From: Michael S. Tsirkin

Date: Tue Jun 09 2026 - 16:25:12 EST


On Tue, Jun 09, 2026 at 11:10:20AM -0700, Andrew Morton wrote:
> On Tue, 9 Jun 2026 06:12:49 -0400 "Michael S. Tsirkin" <mst@xxxxxxxxxx> wrote:
>
> > TestSetPageHWPoison() is called without zone->lock, so its atomic
> > update to page->flags can race with non-atomic flag operations
> > that run under zone->lock in the buddy allocator.
> >
> > In particular, __free_pages_prepare() does:
> >
> > page->flags.f &= ~PAGE_FLAGS_CHECK_AT_PREP;
> >
> > This non-atomic read-modify-write, while correctly excluding
> > __PG_HWPOISON from the mask, can still lose a concurrent
> > TestSetPageHWPoison if the read happens before the poison bit
> > is set and the write happens after.
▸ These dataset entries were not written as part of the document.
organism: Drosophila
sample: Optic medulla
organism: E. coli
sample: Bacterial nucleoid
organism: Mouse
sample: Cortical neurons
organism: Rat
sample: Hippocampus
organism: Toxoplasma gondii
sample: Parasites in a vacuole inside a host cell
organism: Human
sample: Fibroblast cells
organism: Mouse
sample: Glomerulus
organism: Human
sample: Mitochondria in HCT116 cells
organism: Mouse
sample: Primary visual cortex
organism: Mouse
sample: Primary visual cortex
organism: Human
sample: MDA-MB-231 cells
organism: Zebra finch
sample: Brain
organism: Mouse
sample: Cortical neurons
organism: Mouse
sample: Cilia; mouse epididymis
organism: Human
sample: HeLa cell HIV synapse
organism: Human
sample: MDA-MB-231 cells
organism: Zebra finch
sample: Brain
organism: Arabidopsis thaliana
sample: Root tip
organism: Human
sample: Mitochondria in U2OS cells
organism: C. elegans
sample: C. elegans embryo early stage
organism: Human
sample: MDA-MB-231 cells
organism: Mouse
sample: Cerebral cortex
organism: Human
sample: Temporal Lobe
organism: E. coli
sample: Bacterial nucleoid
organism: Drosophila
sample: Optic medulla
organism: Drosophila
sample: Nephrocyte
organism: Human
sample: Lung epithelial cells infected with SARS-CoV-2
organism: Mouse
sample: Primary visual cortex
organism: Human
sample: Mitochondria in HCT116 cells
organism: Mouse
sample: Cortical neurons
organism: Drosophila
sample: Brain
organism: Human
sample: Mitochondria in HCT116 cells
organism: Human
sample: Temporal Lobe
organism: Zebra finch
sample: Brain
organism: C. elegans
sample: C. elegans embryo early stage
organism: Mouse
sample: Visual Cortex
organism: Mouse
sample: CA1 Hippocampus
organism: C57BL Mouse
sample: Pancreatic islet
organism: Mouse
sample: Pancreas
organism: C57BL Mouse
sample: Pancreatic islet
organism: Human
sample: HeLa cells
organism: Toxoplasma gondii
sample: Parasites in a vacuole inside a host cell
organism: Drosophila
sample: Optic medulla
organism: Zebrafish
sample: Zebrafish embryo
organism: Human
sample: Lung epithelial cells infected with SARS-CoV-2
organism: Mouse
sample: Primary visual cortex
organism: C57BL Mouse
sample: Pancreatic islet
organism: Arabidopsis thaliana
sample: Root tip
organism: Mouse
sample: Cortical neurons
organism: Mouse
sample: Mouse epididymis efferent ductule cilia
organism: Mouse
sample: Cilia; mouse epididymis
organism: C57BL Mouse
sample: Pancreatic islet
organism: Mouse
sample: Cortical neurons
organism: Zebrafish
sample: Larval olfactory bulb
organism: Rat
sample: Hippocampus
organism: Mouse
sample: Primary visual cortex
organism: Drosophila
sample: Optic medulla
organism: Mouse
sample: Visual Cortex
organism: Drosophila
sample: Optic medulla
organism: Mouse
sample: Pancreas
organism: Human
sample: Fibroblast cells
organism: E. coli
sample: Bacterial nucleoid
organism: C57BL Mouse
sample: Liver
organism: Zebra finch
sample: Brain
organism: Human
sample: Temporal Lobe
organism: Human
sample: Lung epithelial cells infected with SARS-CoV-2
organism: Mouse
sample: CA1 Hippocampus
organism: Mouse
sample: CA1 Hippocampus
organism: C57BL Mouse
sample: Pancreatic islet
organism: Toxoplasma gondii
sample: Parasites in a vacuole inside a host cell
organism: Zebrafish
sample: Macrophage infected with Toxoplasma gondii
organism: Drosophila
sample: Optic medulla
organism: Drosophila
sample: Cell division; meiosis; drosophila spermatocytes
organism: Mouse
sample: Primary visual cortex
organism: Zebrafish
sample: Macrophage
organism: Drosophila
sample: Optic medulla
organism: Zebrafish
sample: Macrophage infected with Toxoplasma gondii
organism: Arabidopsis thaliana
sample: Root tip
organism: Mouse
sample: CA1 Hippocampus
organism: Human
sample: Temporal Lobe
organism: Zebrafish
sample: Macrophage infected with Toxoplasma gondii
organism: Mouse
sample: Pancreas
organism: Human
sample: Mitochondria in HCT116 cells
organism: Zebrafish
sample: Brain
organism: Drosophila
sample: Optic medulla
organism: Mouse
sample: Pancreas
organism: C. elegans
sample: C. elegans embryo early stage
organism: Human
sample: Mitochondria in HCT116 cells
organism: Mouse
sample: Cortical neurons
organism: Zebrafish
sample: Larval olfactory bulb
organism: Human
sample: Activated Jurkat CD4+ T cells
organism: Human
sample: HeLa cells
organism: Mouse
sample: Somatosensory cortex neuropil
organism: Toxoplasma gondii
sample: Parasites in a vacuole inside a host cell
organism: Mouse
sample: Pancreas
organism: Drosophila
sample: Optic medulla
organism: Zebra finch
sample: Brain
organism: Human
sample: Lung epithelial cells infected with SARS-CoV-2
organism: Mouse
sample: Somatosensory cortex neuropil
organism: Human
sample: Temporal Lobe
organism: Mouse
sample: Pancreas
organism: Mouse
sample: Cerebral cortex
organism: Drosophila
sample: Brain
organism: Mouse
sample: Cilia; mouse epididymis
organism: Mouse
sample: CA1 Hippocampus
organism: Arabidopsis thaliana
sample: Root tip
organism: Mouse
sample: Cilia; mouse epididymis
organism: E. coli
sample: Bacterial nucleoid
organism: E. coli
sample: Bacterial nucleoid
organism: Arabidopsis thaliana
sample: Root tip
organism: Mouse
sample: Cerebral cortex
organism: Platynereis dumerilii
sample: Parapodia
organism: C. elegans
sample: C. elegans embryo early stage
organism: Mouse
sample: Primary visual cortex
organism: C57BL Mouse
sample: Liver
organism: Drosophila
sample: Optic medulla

Will only get worse if/when
> > we add more non-atomic flag operations.
> >
> > Fix by acquiring zone->lock around TestSetPageHWPoison and
> > around ClearPageHWPoison in the retry path. This
> > serializes with all buddy flag manipulation. The cost is
> > negligible: one lock/unlock in an extremely rare path
> > (hardware memory errors).
> >
> > Note: SetPageHWPoison and TestClearPageHWPoison calls elsewhere
> > in this file operate on pages already removed from the buddy
> > allocator or on non-buddy pages (DAX, hugetlb), so they do not
> > need zone->lock protection.
>
> Sashiko is saying this doesn't do anything "Because
> __free_pages_prepare() executes entirely locklessly". Did it goof?
>
> https://sashiko.dev/#/patchset/df06b66fe4ff8e925ee0714955abc2183a727b90.1780998980.git.mst@xxxxxxxxxx
>

Oh. So it only helps with the prezero patches. Maybe other places where
flags are touched locklessly. Not __free_pages_prepare. I was too
focused on that. Scrap this please. I'll try to think of something.


--
MST